Please copy the listing that follows exactly, leaving out any pictures.

## SUPPLIED INFORMATION
----

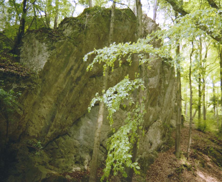 Burgfelsen der Ruine Fuerstenstein, Ettingen, Schweiz
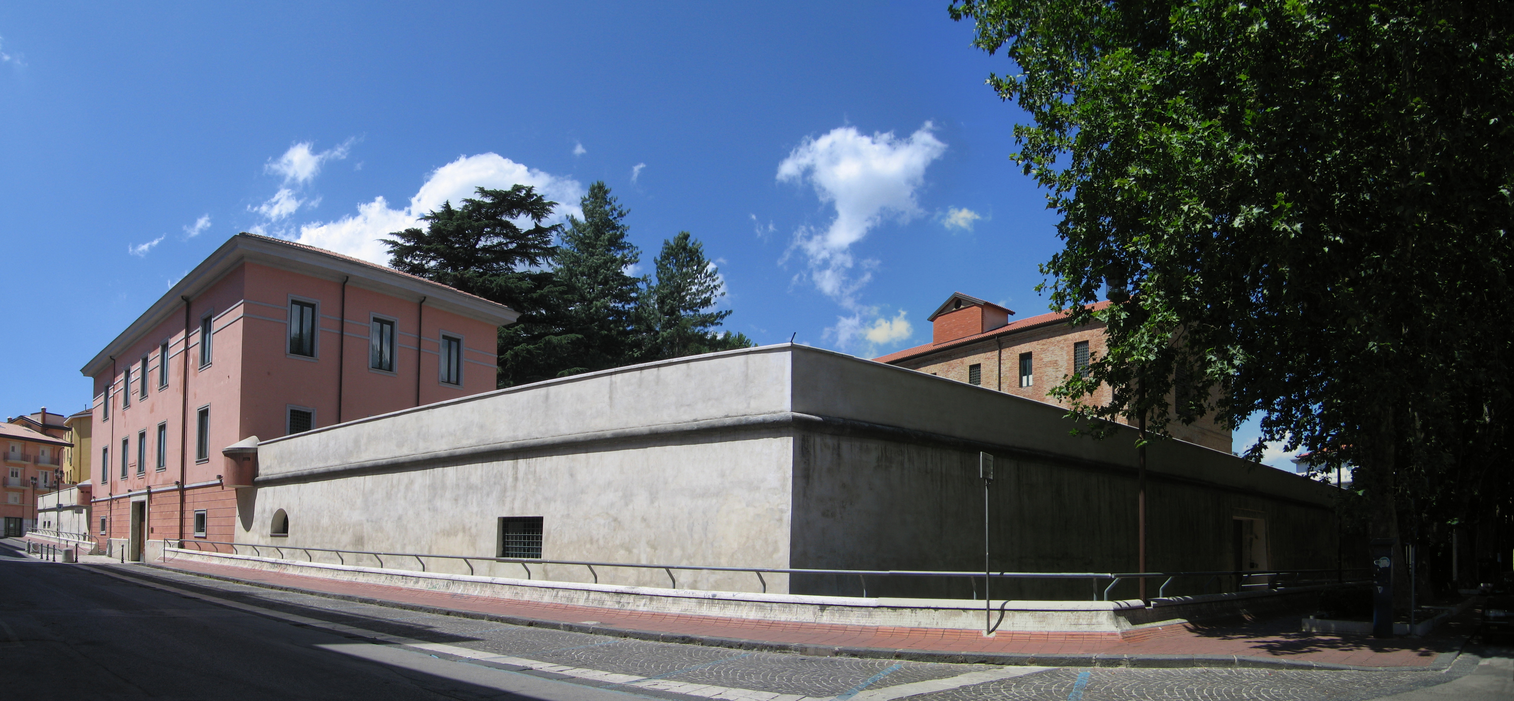 Carcere Borbonico - MIBAC This is a photo of a monument which is part of cultural heritage of Italy.
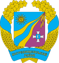 Герб Погребищенського району

----

## COMPLETED EXERCISE
 Burgfelsen der Ruine Fuerstenstein, Ettingen, Schweiz
 Carcere Borbonico - MIBAC This is a photo of a monument which is part of cultural heritage of Italy.
 Герб Погребищенського району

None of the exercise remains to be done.